Hang a left instead at the intersection and go over to the Freeport Jetty. They are hauling big bull reds and black drum out of the channel and Gulf by the dozens. No....I have no idea if they are tagging, releasing, eating, or ???? Everyone who drives by my fishing spot at the Freeport Pier mentions the large amounts of bulls currently being taken at the jetties.


----------



## ronnie leblanc jr (Jan 9, 2010)

ok thanks man. I will try and get that way


----------



## [email protected] (Jan 14, 2005)

Last Sunday the water was dirty and the current was rough.
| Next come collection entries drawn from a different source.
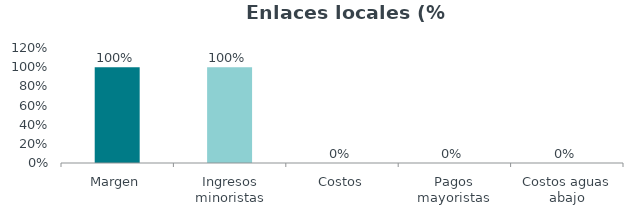
| Category | Series 0 |
|---|---|
| Margen | 1 |
| Ingresos minoristas | 1 |
| Costos | 0 |
| Pagos mayoristas | 0 |
| Costos aguas abajo | 0 |
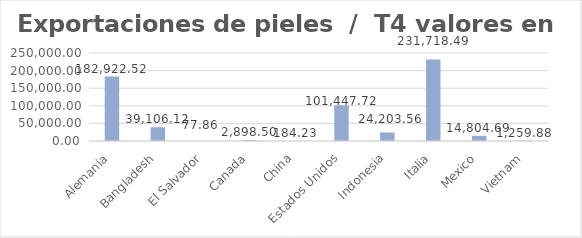
| Category | Valor US  |
|---|---|
| Alemania | 182922.52 |
| Bangladesh | 39106.12 |
| El Salvador | 77.86 |
| Canada | 2898.5 |
| China | 184.23 |
| Estados Unidos | 101447.72 |
| Indonesia | 24203.56 |
| Italia | 231718.49 |
| Mexico | 14804.69 |
| Vietnam | 1259.88 |
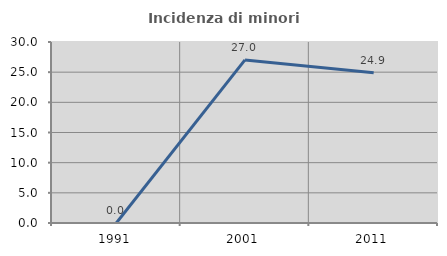
| Category | Incidenza di minori stranieri |
|---|---|
| 1991.0 | 0 |
| 2001.0 | 27.027 |
| 2011.0 | 24.903 |
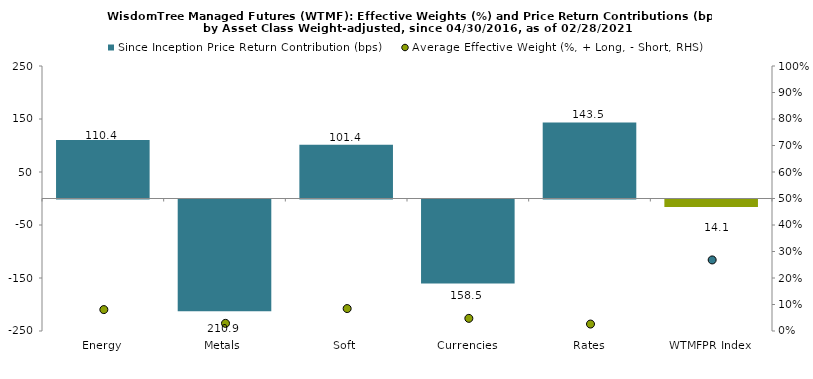
| Category | Since Inception Price Return Contribution (bps) |
|---|---|
| Energy | 110.441 |
| Metals | -210.942 |
| Soft | 101.428 |
| Currencies | -158.51 |
| Rates | 143.453 |
| WTMFPR Index | -14.13 |
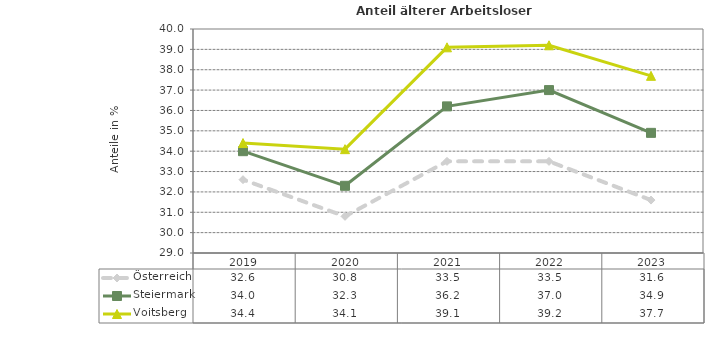
| Category | Österreich | Steiermark | Voitsberg |
|---|---|---|---|
| 2023.0 | 31.6 | 34.9 | 37.7 |
| 2022.0 | 33.5 | 37 | 39.2 |
| 2021.0 | 33.5 | 36.2 | 39.1 |
| 2020.0 | 30.8 | 32.3 | 34.1 |
| 2019.0 | 32.6 | 34 | 34.4 |
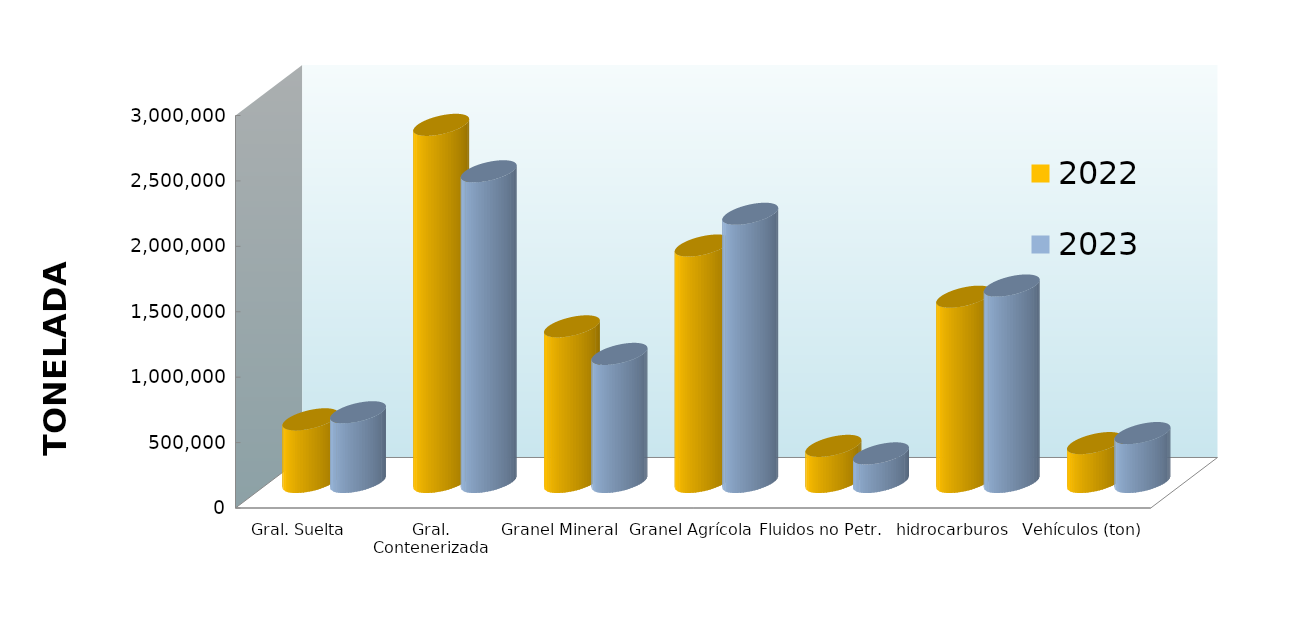
| Category | 2022 | 2023 |
|---|---|---|
| Gral. Suelta | 479104.989 | 532968.282 |
| Gral. Contenerizada | 2729786.22 | 2374912.15 |
| Granel Mineral | 1189643.088 | 979141.584 |
| Granel Agrícola | 1807316.26 | 2049939.6 |
| Fluidos no Petr. | 276124.821 | 218707.318 |
| hidrocarburos | 1416295.513 | 1501823.574 |
| Vehículos (ton) | 297259.439 | 374020.766 |
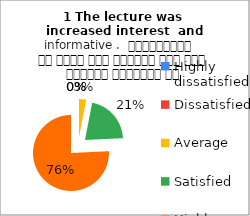
| Category | 1 The lecture was  increased interest  and informative .  व्याख्यान से रुचि में वृद्धि हुई एवं शिक्षण जानकारी से परिपूर्ण था |
|---|---|
| Highly dissatisfied | 0 |
| Dissatisfied | 0 |
| Average | 1 |
| Satisfied | 7 |
| Highly satisfied | 25 |
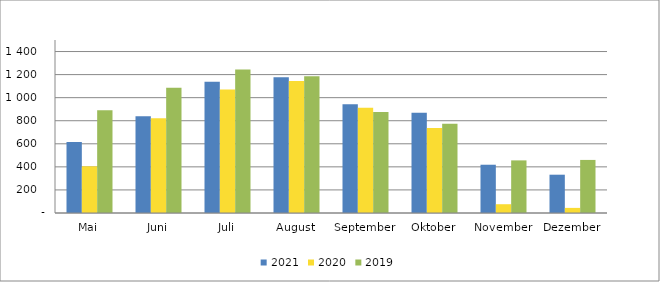
| Category | 2021 | 2020 | 2019 |
|---|---|---|---|
| Mai | 616132 | 404870 | 891354 |
| Juni | 839169 | 820867 | 1086638 |
| Juli | 1137664 | 1070071 | 1244103 |
| August | 1177969 | 1144363 | 1184768 |
| September | 942037 | 913446 | 875331 |
| Oktober | 870056 | 736892 | 773129 |
| November | 418550 | 76148 | 456199 |
| Dezember | 332107 | 44298 | 460123 |
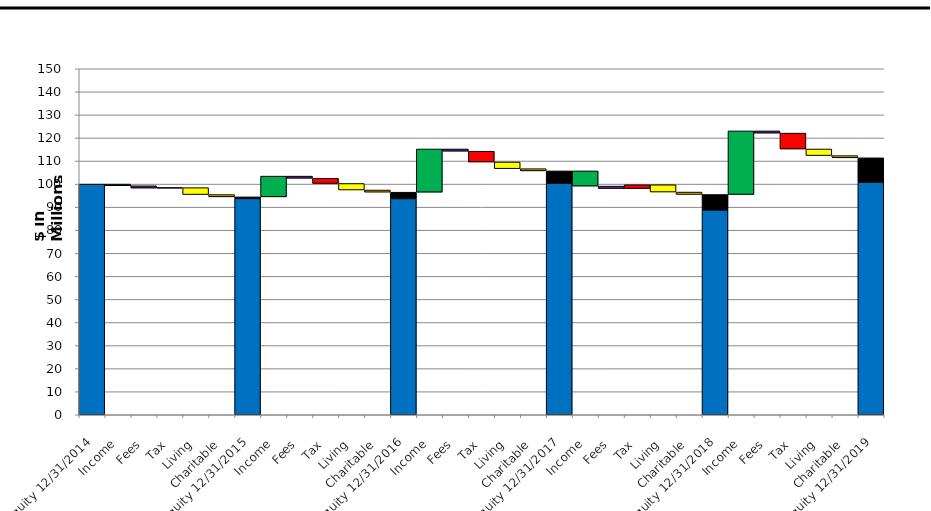
| Category | Series 0 | Series 1 |
|---|---|---|
| Equity 12/31/2014 | 0 | 100 |
| Income | 99.273 | 0.727 |
| Fees | 98.273 | 1 |
| Tax | 98.273 | 0.182 |
| Living | 95.455 | 3 |
| Charitable | 94.455 | 1 |
| Equity 12/31/2015 | 93.794 | 0.661 |
| Income | 94.455 | 9.006 |
| Fees | 102.517 | 0.945 |
| Tax | 100.265 | 2.252 |
| Living | 97.432 | 2.834 |
| Charitable | 96.487 | 0.945 |
| Equity 12/31/2016 | 93.771 | 2.716 |
| Income | 96.487 | 18.738 |
| Fees | 114.26 | 0.965 |
| Tax | 109.575 | 4.684 |
| Living | 106.681 | 2.895 |
| Charitable | 105.716 | 0.965 |
| Equity 12/31/2017 | 100.458 | 5.258 |
| Income | 99.122 | 6.594 |
| Fees | 98.065 | 1.057 |
| Tax | 98.065 | 1.648 |
| Living | 96.542 | 3.171 |
| Charitable | 95.485 | 1.057 |
| Equity 12/31/2018 | 88.831 | 6.654 |
| Income | 95.485 | 27.574 |
| Fees | 122.104 | 0.955 |
| Tax | 115.211 | 6.894 |
| Living | 112.346 | 2.865 |
| Charitable | 111.391 | 0.955 |
| Equity 12/31/2019 | 100.889 | 10.503 |

I still managed to land 3 bulls. 

Good luck/!


----------



## troutless (Feb 17, 2006)

Oscar is the weeds gone?


----------



## CoastalOutfitters (Aug 20, 2004)

just got back , didn't fish the surf, but water is really dirty to prob.1/2 mi. out. surf is sloppy, no real wave sets.


----------



## ronnie leblanc jr (Jan 9, 2010)

thanks for the update guys. im going to be down there Wednesday


----------



## ronnie leblanc jr (Jan 9, 2010)

well I didn't go today... sad day with no fishing lol


----------



## [email protected] (Jan 14, 2005)

Those big black drum should be gathering in the deep holes along the ICW just about now!!!


----------



## Retired Hazmat (Jul 31, 2011)

[email protected] said:


> Those big black drum should be gathering in the deep holes along the ICW just about now!!!
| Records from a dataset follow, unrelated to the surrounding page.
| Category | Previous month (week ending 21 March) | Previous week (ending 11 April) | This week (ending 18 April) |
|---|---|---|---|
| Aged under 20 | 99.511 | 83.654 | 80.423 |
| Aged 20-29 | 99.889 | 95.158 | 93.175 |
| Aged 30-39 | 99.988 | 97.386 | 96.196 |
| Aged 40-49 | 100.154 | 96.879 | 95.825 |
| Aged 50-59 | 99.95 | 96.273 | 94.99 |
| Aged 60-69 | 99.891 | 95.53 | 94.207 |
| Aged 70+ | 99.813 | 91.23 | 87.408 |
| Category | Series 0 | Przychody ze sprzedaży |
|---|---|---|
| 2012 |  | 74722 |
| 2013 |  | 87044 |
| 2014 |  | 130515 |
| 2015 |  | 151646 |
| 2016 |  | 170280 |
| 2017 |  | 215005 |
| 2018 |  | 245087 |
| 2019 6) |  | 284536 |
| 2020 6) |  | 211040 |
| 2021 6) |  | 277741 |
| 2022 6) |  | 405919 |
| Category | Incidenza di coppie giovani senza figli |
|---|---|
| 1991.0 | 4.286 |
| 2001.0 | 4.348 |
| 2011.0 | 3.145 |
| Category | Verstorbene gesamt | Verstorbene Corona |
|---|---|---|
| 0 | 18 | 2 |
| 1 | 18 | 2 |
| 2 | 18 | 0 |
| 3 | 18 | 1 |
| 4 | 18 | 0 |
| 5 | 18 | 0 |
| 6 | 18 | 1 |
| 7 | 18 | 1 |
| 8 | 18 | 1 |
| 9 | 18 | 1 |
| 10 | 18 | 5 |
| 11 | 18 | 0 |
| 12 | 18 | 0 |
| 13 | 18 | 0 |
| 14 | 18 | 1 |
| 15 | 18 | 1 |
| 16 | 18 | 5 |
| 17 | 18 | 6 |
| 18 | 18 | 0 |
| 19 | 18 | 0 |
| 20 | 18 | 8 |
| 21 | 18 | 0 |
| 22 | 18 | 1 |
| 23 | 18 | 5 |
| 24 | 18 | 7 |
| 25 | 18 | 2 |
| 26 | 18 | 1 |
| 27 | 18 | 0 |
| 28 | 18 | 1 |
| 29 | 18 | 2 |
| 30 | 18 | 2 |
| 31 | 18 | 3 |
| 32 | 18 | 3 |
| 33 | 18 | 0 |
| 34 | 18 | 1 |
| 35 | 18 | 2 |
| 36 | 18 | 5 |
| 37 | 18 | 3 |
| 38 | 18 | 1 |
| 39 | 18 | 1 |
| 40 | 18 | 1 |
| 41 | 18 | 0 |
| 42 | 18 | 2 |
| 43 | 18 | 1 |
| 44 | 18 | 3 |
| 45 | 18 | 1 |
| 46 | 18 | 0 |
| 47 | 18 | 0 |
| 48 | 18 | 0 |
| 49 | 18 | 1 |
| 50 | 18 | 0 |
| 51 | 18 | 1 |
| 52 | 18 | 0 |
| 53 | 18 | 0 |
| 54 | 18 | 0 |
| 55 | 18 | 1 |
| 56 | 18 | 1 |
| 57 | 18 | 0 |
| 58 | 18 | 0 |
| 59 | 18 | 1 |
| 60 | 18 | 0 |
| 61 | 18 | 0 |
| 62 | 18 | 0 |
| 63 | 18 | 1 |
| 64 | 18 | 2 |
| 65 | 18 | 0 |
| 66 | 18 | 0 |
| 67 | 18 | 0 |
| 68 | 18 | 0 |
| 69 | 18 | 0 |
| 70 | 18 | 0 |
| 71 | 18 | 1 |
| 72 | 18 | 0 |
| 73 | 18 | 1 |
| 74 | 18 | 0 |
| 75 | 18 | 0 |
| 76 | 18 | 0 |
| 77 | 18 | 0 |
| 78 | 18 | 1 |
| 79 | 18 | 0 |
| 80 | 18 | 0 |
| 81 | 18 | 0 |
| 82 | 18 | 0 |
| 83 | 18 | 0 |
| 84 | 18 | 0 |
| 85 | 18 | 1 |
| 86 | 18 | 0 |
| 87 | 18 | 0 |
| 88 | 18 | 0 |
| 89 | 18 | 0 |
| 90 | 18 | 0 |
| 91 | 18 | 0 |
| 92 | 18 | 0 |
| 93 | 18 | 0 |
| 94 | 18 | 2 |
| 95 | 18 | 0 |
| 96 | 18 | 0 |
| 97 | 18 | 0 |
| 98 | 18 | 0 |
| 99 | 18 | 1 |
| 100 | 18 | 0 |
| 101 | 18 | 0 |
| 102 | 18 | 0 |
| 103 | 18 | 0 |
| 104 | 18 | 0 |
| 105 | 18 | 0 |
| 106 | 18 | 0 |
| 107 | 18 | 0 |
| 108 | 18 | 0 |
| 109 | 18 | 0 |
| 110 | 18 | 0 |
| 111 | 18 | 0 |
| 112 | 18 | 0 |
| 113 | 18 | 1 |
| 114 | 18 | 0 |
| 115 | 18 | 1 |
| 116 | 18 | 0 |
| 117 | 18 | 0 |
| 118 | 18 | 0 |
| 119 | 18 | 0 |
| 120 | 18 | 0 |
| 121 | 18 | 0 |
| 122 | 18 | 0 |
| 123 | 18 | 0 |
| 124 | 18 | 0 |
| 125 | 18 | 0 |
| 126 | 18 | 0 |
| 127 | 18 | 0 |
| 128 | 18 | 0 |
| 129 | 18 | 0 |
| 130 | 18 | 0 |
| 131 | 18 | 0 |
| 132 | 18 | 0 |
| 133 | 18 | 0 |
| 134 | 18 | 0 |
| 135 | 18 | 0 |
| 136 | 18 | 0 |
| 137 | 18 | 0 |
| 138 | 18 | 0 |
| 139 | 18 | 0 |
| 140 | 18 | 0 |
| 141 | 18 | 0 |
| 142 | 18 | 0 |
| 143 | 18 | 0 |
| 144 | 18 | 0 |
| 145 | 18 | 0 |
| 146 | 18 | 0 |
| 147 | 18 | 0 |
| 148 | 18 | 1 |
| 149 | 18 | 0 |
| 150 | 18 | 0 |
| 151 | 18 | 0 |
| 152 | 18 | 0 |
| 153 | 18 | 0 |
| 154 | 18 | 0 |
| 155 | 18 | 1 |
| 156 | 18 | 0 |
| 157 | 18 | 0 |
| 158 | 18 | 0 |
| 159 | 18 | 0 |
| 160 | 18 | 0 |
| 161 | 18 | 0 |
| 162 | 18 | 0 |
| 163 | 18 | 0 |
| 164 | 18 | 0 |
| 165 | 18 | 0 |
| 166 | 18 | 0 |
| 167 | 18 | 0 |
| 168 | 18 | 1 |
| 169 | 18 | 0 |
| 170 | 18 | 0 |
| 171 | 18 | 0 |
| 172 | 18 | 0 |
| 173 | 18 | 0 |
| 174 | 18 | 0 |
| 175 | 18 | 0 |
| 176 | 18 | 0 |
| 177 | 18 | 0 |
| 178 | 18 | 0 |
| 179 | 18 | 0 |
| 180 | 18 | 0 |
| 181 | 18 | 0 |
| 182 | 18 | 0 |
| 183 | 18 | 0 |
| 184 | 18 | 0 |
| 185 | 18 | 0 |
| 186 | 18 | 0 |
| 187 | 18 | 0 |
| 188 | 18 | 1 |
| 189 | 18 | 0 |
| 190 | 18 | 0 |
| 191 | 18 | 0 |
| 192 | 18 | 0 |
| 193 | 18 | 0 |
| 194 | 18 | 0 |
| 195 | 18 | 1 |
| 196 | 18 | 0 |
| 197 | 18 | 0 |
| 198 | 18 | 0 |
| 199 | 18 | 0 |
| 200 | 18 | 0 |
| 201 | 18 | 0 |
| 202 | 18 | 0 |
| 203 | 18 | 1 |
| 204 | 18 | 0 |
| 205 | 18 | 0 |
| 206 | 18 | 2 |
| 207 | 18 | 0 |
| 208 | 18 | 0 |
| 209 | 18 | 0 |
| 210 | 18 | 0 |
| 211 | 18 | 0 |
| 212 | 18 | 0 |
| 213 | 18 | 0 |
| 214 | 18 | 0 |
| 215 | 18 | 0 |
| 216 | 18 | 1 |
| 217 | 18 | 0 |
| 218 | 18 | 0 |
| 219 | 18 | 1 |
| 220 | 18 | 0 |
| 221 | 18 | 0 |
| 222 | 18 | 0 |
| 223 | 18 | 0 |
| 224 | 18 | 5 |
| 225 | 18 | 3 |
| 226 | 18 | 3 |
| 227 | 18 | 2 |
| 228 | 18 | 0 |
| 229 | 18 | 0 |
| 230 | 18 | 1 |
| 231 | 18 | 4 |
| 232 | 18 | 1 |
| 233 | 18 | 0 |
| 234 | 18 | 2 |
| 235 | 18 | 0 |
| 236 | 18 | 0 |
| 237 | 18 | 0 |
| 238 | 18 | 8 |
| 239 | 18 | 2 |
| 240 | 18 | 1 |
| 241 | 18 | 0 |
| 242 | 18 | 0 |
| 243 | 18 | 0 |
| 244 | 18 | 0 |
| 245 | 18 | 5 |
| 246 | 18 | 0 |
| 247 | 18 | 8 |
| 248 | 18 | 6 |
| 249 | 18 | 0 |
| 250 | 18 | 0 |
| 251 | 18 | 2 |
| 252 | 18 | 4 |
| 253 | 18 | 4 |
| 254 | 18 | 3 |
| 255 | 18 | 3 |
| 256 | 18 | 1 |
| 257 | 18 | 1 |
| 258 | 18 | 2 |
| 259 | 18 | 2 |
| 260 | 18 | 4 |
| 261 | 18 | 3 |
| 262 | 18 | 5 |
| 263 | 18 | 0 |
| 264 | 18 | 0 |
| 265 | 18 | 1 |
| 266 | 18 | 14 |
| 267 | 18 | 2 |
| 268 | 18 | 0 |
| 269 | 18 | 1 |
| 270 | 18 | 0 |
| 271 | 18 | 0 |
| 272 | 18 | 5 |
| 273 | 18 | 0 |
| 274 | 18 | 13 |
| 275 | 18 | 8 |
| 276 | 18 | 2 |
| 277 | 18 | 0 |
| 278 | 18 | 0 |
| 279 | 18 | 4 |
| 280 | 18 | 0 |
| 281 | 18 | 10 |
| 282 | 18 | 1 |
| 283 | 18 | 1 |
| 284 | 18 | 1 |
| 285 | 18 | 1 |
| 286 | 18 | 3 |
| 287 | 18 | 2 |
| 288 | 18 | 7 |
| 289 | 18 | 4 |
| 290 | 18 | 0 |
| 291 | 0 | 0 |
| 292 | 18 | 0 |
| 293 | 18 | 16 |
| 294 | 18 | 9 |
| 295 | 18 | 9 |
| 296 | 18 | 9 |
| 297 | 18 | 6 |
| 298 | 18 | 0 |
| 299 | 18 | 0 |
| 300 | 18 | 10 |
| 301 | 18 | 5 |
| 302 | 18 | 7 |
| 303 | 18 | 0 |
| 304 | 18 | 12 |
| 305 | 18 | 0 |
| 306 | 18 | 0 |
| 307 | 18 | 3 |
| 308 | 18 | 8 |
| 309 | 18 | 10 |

I know that on Monday 11/11 we caught several with the biggest being 33 lbs.


----------



## ronnie leblanc jr (Jan 9, 2010)

nice pic. im debating on going sunday or going duck huntin.


----------



## [email protected] (Jan 14, 2005)

Nice fish RH!


----------



## troutless (Feb 17, 2006)

Well, its time to break out the Crabs and fish the ICW.


----------



## SmTx (Apr 7, 2011)

We tore the bull reds up in the ICW saturday on cut mullet.


----------



## [email protected] (Jan 14, 2005)

Tell me Where SmTx? Sargent?


----------



## SmTx (Apr 7, 2011)

Yep


----------



## madbayrunner (Oct 25, 2013)

Retired Hazmat said:


> I know that on Monday 11/11 we caught several with the biggest being 33 lbs.
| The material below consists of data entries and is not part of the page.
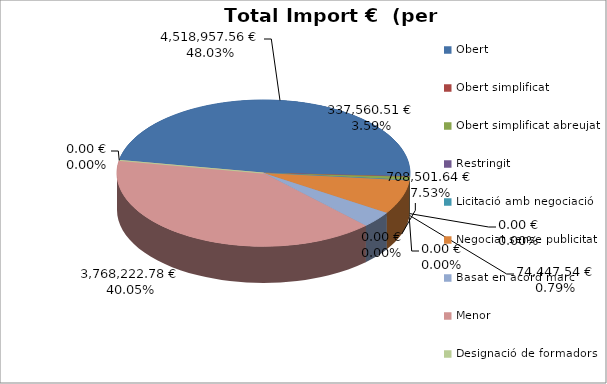
| Category | Total preu              (amb iva) |
|---|---|
| Obert | 4518957.558 |
| Obert simplificat | 0 |
| Obert simplificat abreujat | 74447.54 |
| Restringit | 0 |
| Licitació amb negociació | 0 |
| Negociat sense publicitat | 708501.635 |
| Basat en acord marc | 337560.51 |
| Menor | 3768222.776 |
| Designació de formadors | 0 |
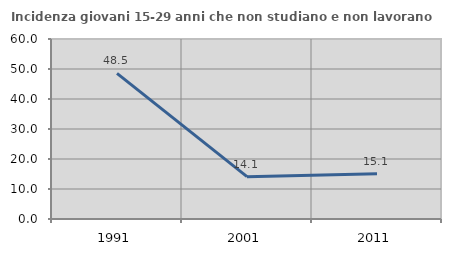
| Category | Incidenza giovani 15-29 anni che non studiano e non lavorano  |
|---|---|
| 1991.0 | 48.533 |
| 2001.0 | 14.114 |
| 2011.0 | 15.102 |
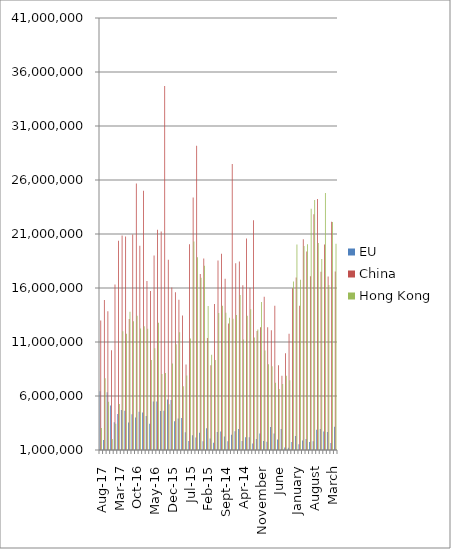
| Category | EU | China  | Hong Kong |
|---|---|---|---|
| Aug-17 | 6436902 | 12986863 | 3038463 |
| Jul-17 | 1917806 | 14879464 | 7636089 |
| Jun-17 | 6344826 | 13836510 | 5463022 |
| May-17 | 5126138 | 10244233 | 2025983 |
| Apr-17 | 3563463 | 16314413 | 3427824 |
| Mar-17 | 4328398 | 20367409 | 5250119 |
| Feb-17 | 4705418 | 20856796 | 11996360 |
| Jan-17 | 4634122 | 20775379 | 11755312 |
| Dec-16 | 3535115 | 13127387 | 13792252 |
| Nov-16 | 4301122 | 20944692 | 12916602 |
| Oct-16 | 4009896 | 25665367 | 13424572 |
| Sep-16 | 4547373 | 19921087 | 12247285 |
| Aug-16 | 4482766 | 25011782 | 12467899 |
| Jul-16 | 4142050 | 16654538 | 12216421 |
| Jun-16 | 3425673 | 15723868 | 9328502 |
| May-16 | 5481026 | 19011945 | 10417586 |
| Apr-16 | 5493103 | 21389069 | 12783949 |
| Mar-16 | 4601443 | 21238180 | 8045193 |
| Feb-16 | 4645301 | 34692799 | 8127956 |
| Jan-16 | 5676253 | 18609369 | 5225585 |
| Dec-15 | 5633739 | 16050304 | 9001127 |
| Nov-15 | 3653595 | 15614028 | 10782451 |
| Oct-15 | 3908135 | 14920598 | 11902041 |
| Sep-15 | 3955053 | 13444791 | 6900644 |
| Aug-15 | 2638287 | 8928230 | 7899961 |
| Jul-15 | 1839630 | 20053716 | 11332757 |
| Jun-15 | 2372118 | 24372058 | 20316047 |
| May-15 | 2146207 | 29168948 | 18849426 |
| Apr-15 | 2592527 | 17297919 | 16950664 |
| Mar-15 | 1804966 | 18722752 | 18054918 |
| Feb-15 | 3005880 | 11376464 | 14338410 |
| Jan-15 | 2059966 | 8839333 | 9816039 |
| Dec-14 | 1677897 | 14508829 | 9323814 |
| Nov-14 | 2675499 | 18543154 | 13696052 |
| Oct-14 | 2703857 | 19160159 | 14362342 |
| Sep-14 | 2241750 | 16855315 | 13708458 |
| Aug-14 | 1815307 | 12701698 | 13256803 |
| Jul-14 | 2408775 | 27492198 | 13141519 |
| Jun-14 | 2725218 | 18285335 | 13501334 |
| May-14 | 2933629 | 18458321 | 15359218 |
| Apr-14 | 1843773 | 16250633 | 11228546 |
| Mar-14 | 2175062 | 20583564 | 13424681 |
| February | 2172031 | 16014877 | 14029194 |
| January | 1603480 | 22273760 | 11421386 |
| December | 2012804 | 12029832 | 12159071 |
| November | 2530866 | 12376993 | 14713711 |
| October | 1837905 | 15196883 | 10219057 |
| September | 1770759 | 12360450 | 8946295 |
| August | 3120814 | 12084187 | 8751947 |
| July | 2519362 | 14352211 | 7223925 |
| June | 1965766 | 8857868 | 6643899 |
| May | 2948266 | 7883665 | 7119069 |
| April | 1236272 | 9949309 | 7867921 |
| March | 1197755 | 11759283 | 7455678 |
| February | 1735231 | 15979037 | 16606797 |
| January | 2302749 | 16965223 | 20019240 |
| December | 1530842 | 14355344 | 16759339 |
| November | 1888182 | 20506929 | 19886975 |
| October | 2024671 | 19383048 | 20052240 |
| September | 1737652 | 17096567 | 23328052 |
| August | 1800761 | 22838535 | 24156982 |
| July | 2872365 | 24232305 | 20164613 |
| June | 2951500 | 17514033 | 18682448 |
| May | 2721121 | 20020969 | 24805010 |
| April | 2657795 | 17058664 | 16281296 |
| March | 1655906 | 22125422 | 22106222 |
| February | 3144860 | 17530823 | 20087977 |

 I sure hope you released that worm ridden beast!


----------



## Retired Hazmat (Jul 31, 2011)

madbayrunner said:


> I sure hope you released that worm ridden beast!


Oh yes, All drum were CPR'ed. Caught, Photo, Released.
Howard.


----------



## ronnie leblanc jr (Jan 9, 2010)

I went Thursday 11/21/13 but could not find bait. but im off until December 2 so I will be back out there


----------